■ What is required: The records underneath are to be repeated exactly, with the pictures left out.

Items listed in a dataset
= = = =
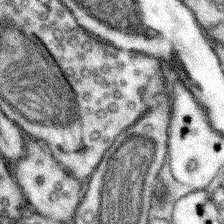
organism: Mouse
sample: Somatosensory cortex neuropil
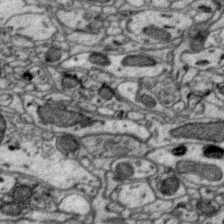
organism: Zebra finch
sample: Brain
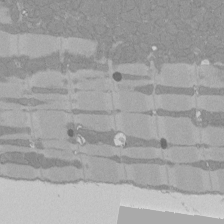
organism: Rat
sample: Left ventricle
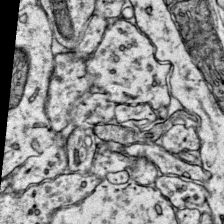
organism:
= = = =
■ Your solution:
organism: Mouse
sample: Somatosensory cortex neuropil
organism: Zebra finch
sample: Brain
organism: Rat
sample: Left ventricle
organism:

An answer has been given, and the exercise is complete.